• [ACTIVITY]
When you transcribe the listing, keep each line exact and drop the pictures.
━━ DATASET SECTION ━━
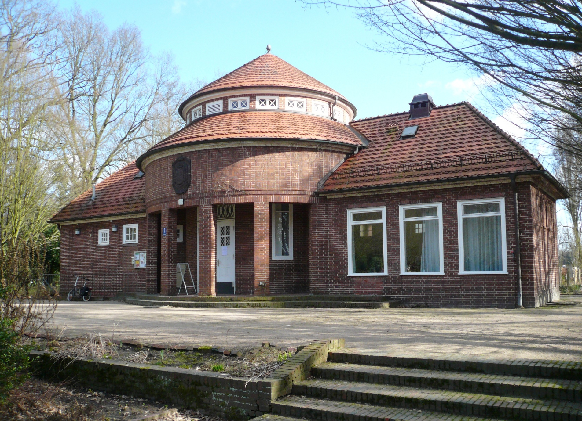 Trinkhalle im Stadtpark, Hamburg. Architekt: Fritz Schumacher, 1916
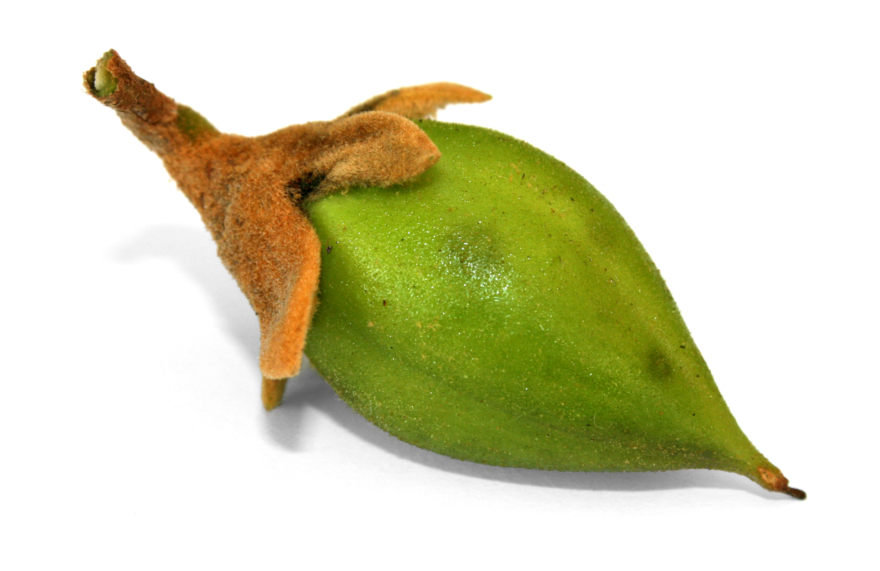 Paulownia Kapselfrucht (geschlossen)
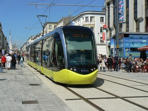 Station Château
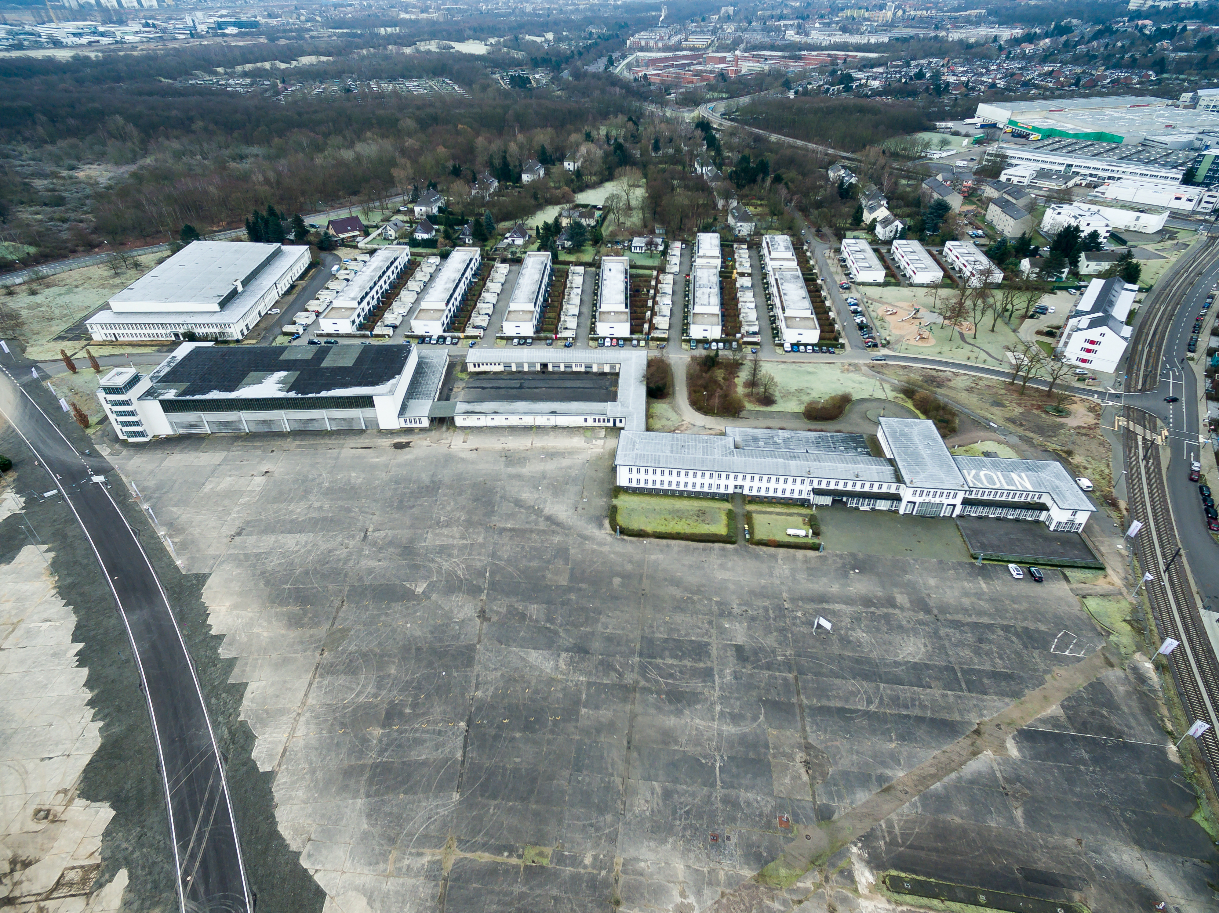 Ehemaliger Flughafen Butzweilerhof, Köln
━━━
• [OUTPUT BELOW]
 Trinkhalle im Stadtpark, Hamburg. Architekt: Fritz Schumacher, 1916
 Paulownia Kapselfrucht (geschlossen)
 Station Château
 Ehemaliger Flughafen Butzweilerhof, Köln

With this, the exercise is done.